University of Nevada-Reno - Reno, NV

University of Nevada-Reno, , Reno, NV 89557. University of Nevada-Reno is a large university located in Reno, Nevada. It is a public school with primarily 4-year or above programs. It has 16,851 students and an admission rate of 90%. University of Nevada-Reno has a bachelor's degree program in Music Performance which graduated six students in 2008.

Western Nevada College - Carson City, NV

Western Nevada College, 2201 West College Parkway, Carson City, NV 89703-7399. Western Nevada College is a small college located in Carson City, Nevada. It is a public school with primarily 4-year or above programs and has 4,755 students. Western Nevada College has an associate's degree program in Music, Other Specialties which graduated one student in 2008.


AmSAT Certified Teacher: Certified Alexander Technique Teachers have completed a 3 year, 1600 hour course at an AmSAT certified teacher training center.

For more information, see the American Society for the Alexander Technique website.


Reno, Nevada
Reno, Nevada photo by Smooth_O

Reno is situated in Washoe County, Nevada. It has a population of over 217,016, which has grown by 20.2% over the last ten years. The cost of living index in Reno, 93, is below the national average. New single-family homes in Reno are priced at $202,100 on average, which is well above the state average. In 2008, six hundred thirty-seven new homes were built in Reno, down from nine hundred ninety-seven the previous year.
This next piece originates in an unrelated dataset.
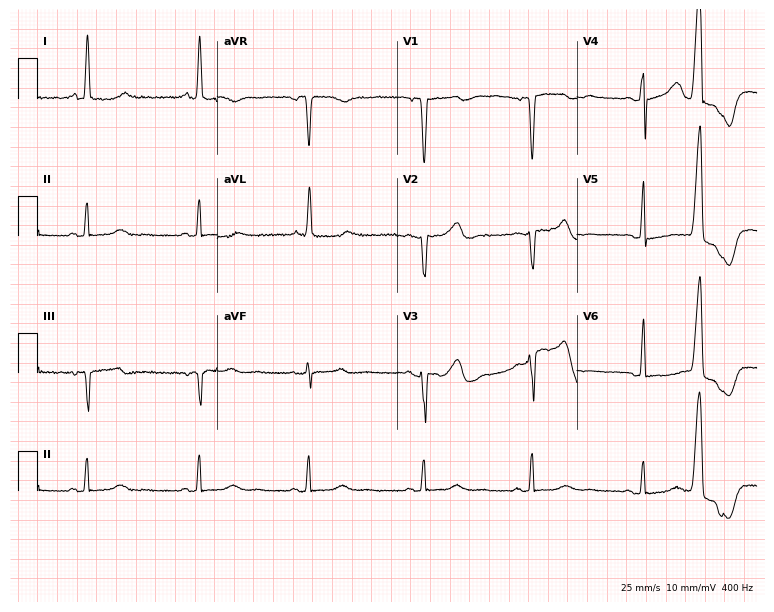
ECG (7.3-second recording at 400 Hz) — a woman, 62 years old. Screened for six findings — first-degree AV block, right bundle branch block, left bundle branch block, sinus bradycardia, atrial fibrillation, sinus tachycardia — none is recorded. Findings outside these six are not listed.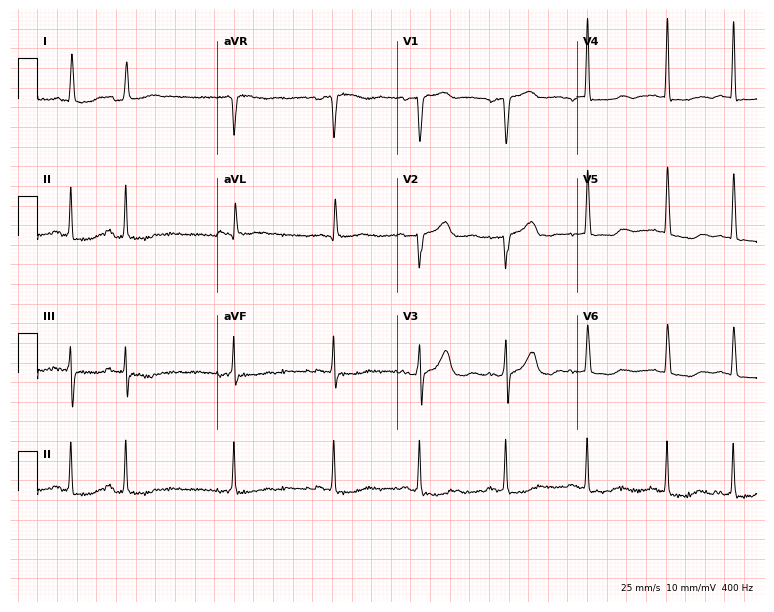
Electrocardiogram, an 85-year-old male patient. Of the six screened findings (first-degree AV block, right bundle branch block, left bundle branch block, sinus bradycardia, atrial fibrillation, sinus tachycardia), none is recorded.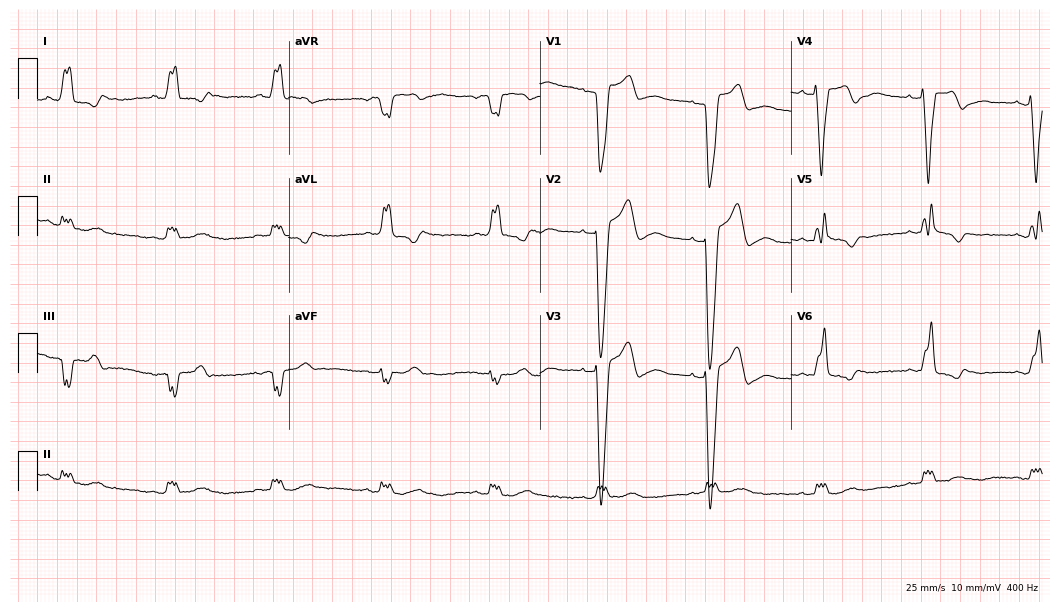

The three big industries for women in Reno are arts, entertainment, and recreation, health care, and accommodation and food services. For men, it is arts, entertainment, and recreation, construction, and accommodation and food services. The average commute to work is about 18 minutes. More than 25.0% of Reno residents have a bachelor's degree, which is higher than the state average. The percentage of residents with a graduate degree, 8.4%, is higher than the state average.

The unemployment rate in Reno is 11.8%, which is less than Nevada's average of 12.6%.

The percentage of Reno residents that are affiliated with a religious congregation, 27.9%, is less than both the national and state average. The most common religious groups are the Catholic Church, the LDS (Mormon) Church and the Southern Baptist Convention.

Reno is home to the Short Ranch and the Keystone Square as well as Wilkinson Park and Paradise Park. Shopping centers in the area include Miraloma Park Shopping Center, Village Shopping Center and University Village East Shopping Center. Visitors to Reno can choose from Oxford Motel, Atlantis Casino Resort and Wayside Motel & Apartments for temporary stays in the area.